Recall that this is the performance of the balanced portfolio:

fund_1_returns.mean()
0.0009224705380695683

Finally, let’s plot the prices of our various funds:

import matplotlib.pyplot as plt
import matplotlib.dates as mdates
import seaborn as sns
from datetime import datetime

sns.set()

fund_2_price = x0*df.LMT + y0*df.TWTR + z0*df.MCD
fund_1_price = df.LMT + df.TWTR
fund_l_price = df.LMT
fund_t_price = df.TWTR

dates = df.Date.apply(lambda x:datetime.strptime(x, "%m/%d/%Y %H:%M:%S"))

sns.lineplot(x=dates, y=fund_2_price.apply(sym.Float).astype(float))
sns.lineplot(x=dates, y=fund_1_price.apply(sym.Float).astype(float))
sns.lineplot(x=dates, y=fund_l_price.apply(sym.Float).astype(float))
sns.lineplot(x=dates, y=fund_t_price.apply(sym.Float).astype(float))

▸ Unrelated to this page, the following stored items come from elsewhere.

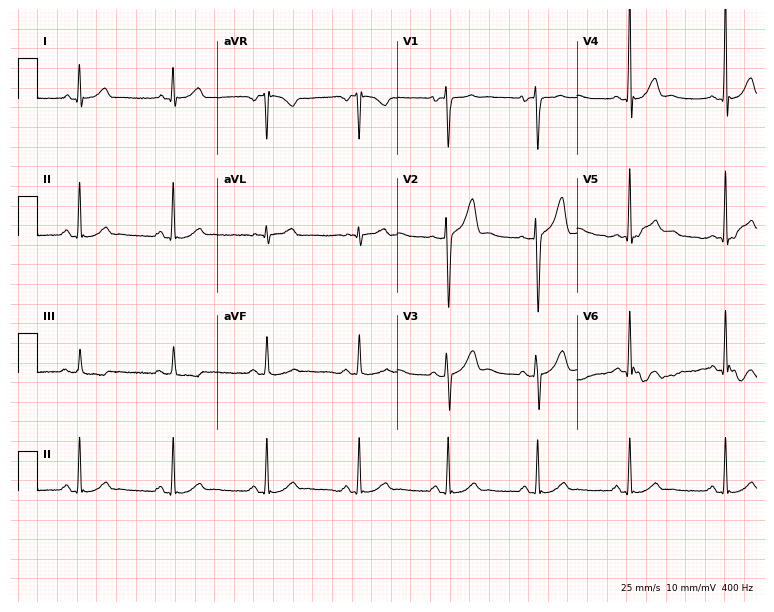
Resting 12-lead electrocardiogram (7.3-second recording at 400 Hz). Patient: a male, 46 years old. None of these six findings is recorded: first-degree AV block, right bundle branch block (RBBB), left bundle branch block (LBBB), sinus bradycardia, atrial fibrillation (AF), sinus tachycardia.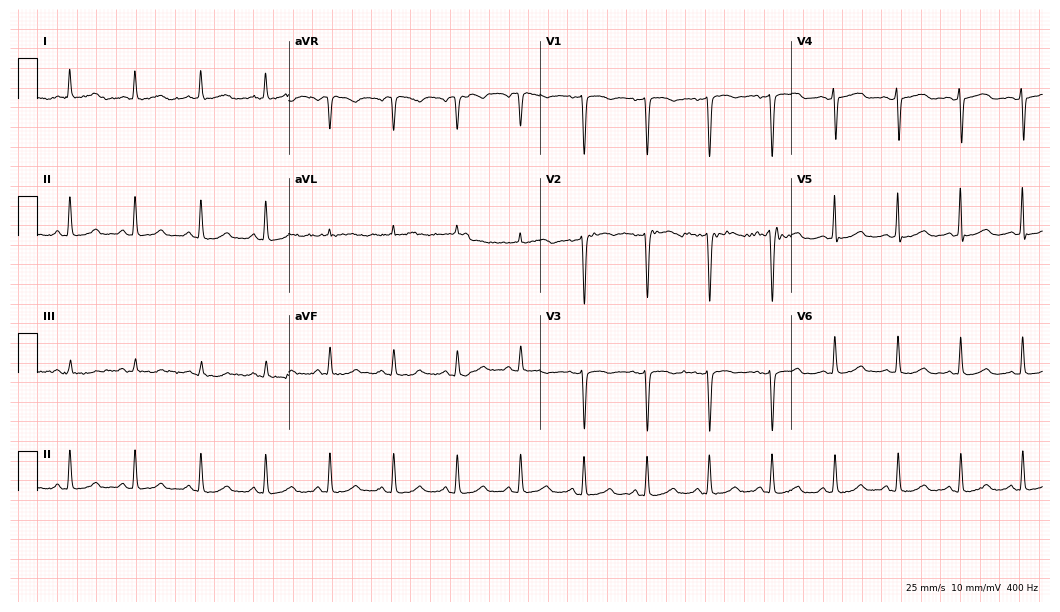
Resting 12-lead electrocardiogram. Patient: a female, 50 years old. Read as a normal ECG.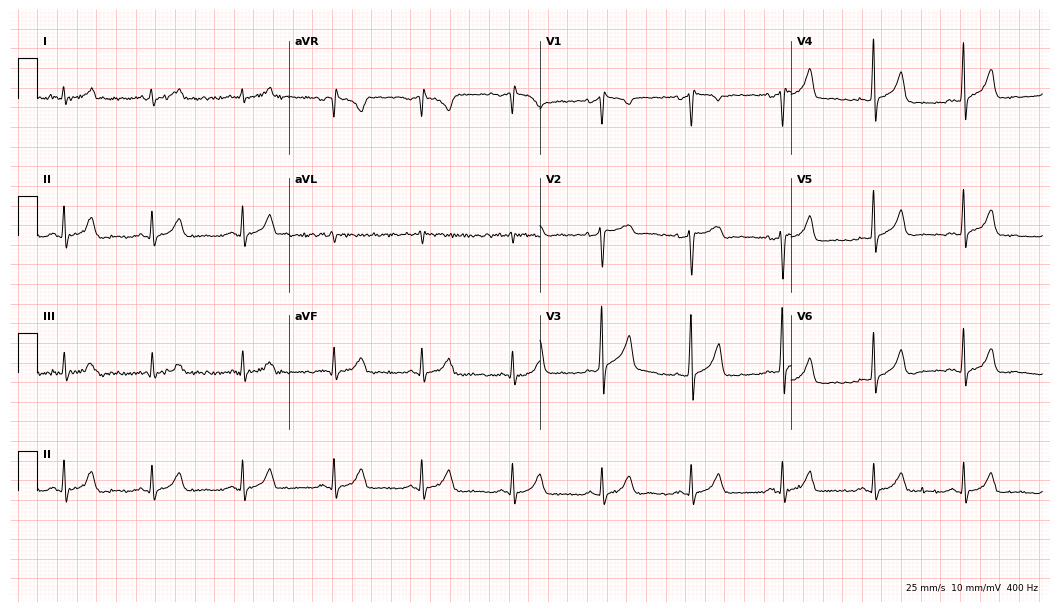
12-lead ECG from a male, 42 years old. Screened for six findings — first-degree AV block, right bundle branch block, left bundle branch block, sinus bradycardia, atrial fibrillation, sinus tachycardia — none is recorded.

plt.gca().xaxis.set_major_locator(mdates.YearLocator())
plt.gca().xaxis.set_major_formatter(mdates.DateFormatter('%Y'))
plt.gca().set_ylabel("Price")

plt.show()
None

Recall that we didn’t actually buy any MacDonald’s. So, we have—blue, being our “optimal” portfolio, yellow, our balanced portfolio, green, being Lockheed, and red, being Twitter.

Our portfolio works surprisingly well!